Hoy las catacumbas no están abiertas al público. El museo Sacro tampoco. En unos días será año nuevo. Afuera, mi padre regatea unos lentes de plástico a una buhonera. Yo busco una réplica del santo Ismael y la Corte Malandra para llevarla conmigo de vuelta. Hay colas para conseguir leche. Todo se agolpa alrededor de una lata, de un kilo, de un paquete: uno, máximo dos por persona. Y mientras tanto a mí me da por buscar la talla de yeso que adoran los matones para que no les falle el tiro.
La calle es esa guerra escasa, cotidiana y familiar. Los edificios públicos, las nubes de fritanga, las alcabalas alrededor del Palacio de Gobierno, la propaganda, el insulto, la náusea, el dinero que se infla. Atravieso las calles de un país que intenta todos los días lo mismo: sobrevivir. En la avenida Bolívar el gobierno ha creado un paseo para los héroes: Pancho Villa, el Ché Guevara, Evita Perón.

En unos días será año nuevo. Declararán una ley de Amnistía. El Gobierno será compasivo con los fantasmas que ha creado. Hará una fiesta del perdón. Invitará y repartirá numeritos de suerte. Mi padre aún regatea unos lentes de plástico a una buhonera. Yo busco una réplica del santo Ismael y la Corte Malandra, como una turista que compra souvenirs en un cementerio.

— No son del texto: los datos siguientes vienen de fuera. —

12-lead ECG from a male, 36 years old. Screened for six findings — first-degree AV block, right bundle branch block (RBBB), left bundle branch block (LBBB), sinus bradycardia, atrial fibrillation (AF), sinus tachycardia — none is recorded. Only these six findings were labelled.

Esta plaza, aquellos muertos. Todos ajustan cuentas con el silencio. Miro alrededor, barro los lugares con mis ojos miopes. Me hago una maleta imaginaria. Me deshago del frío. He vuelto a casa por vacaciones. Todo cruje como una grieta conocida en el estómago de una catedral pobre. He vuelto a casa. He vuelto a casa por vacaciones, pero eso no cambia nada. No cambia nada.